__EXTRACTED INFORMATION__
== Segment start ==

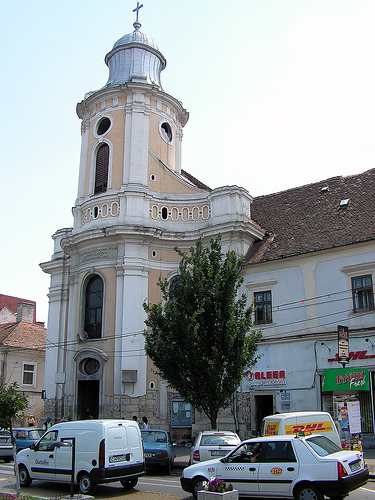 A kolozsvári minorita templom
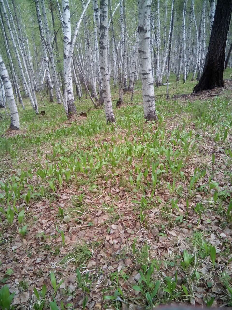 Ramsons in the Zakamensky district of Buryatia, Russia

== Segment end ==
== Segment start ==

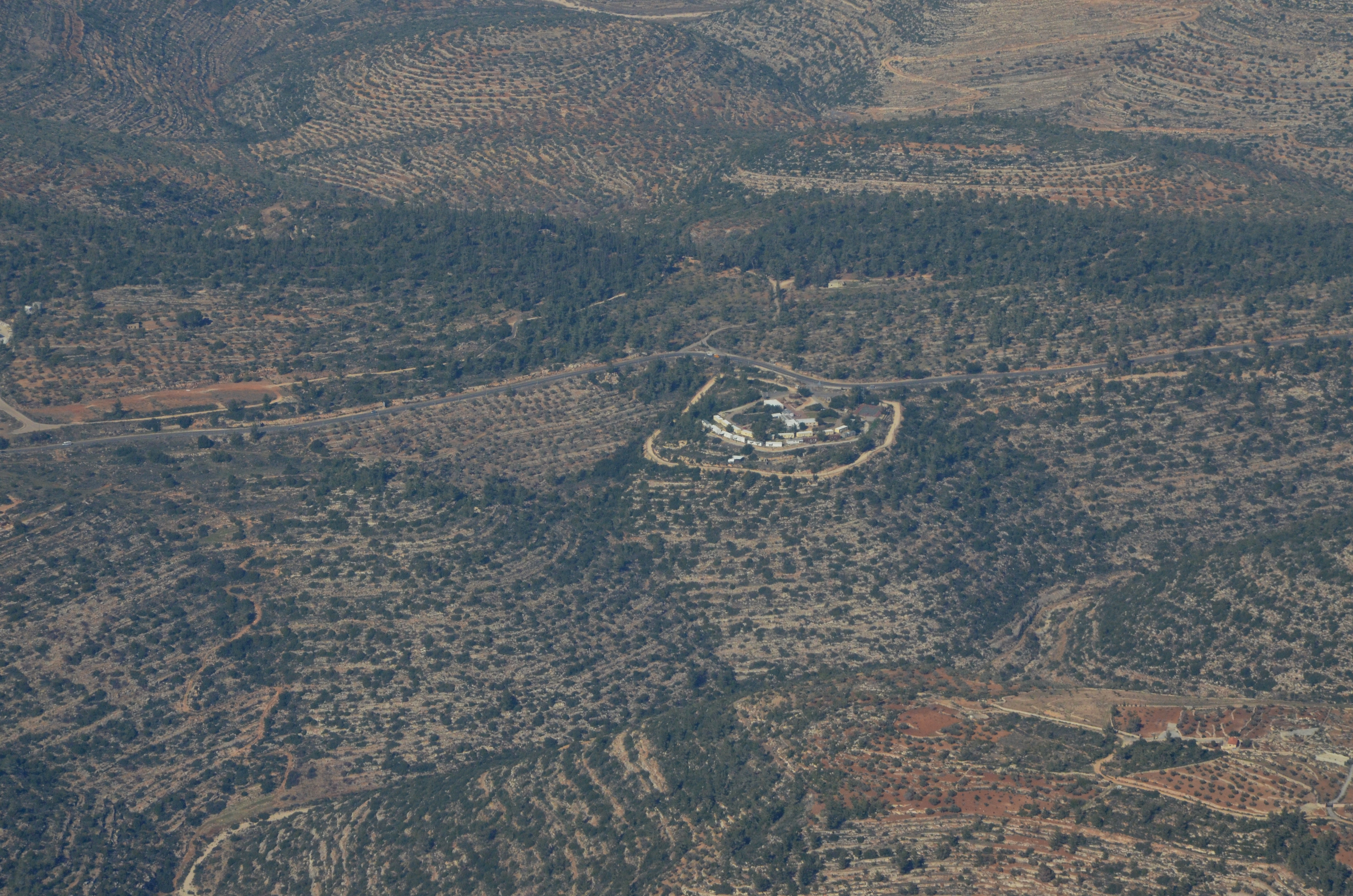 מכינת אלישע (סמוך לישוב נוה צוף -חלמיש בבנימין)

== Segment end ==

__ASSIGNMENT__
Copy everything above from the line holding "A kolozsvári minorita templom" down to the line holding "Ramsons in the", both ends included, exactly as it stands and without the pictures.

__REPLY TO THE TASK__
 A kolozsvári minorita templom
 Ramsons in the Zakamensky district of Buryatia, Russia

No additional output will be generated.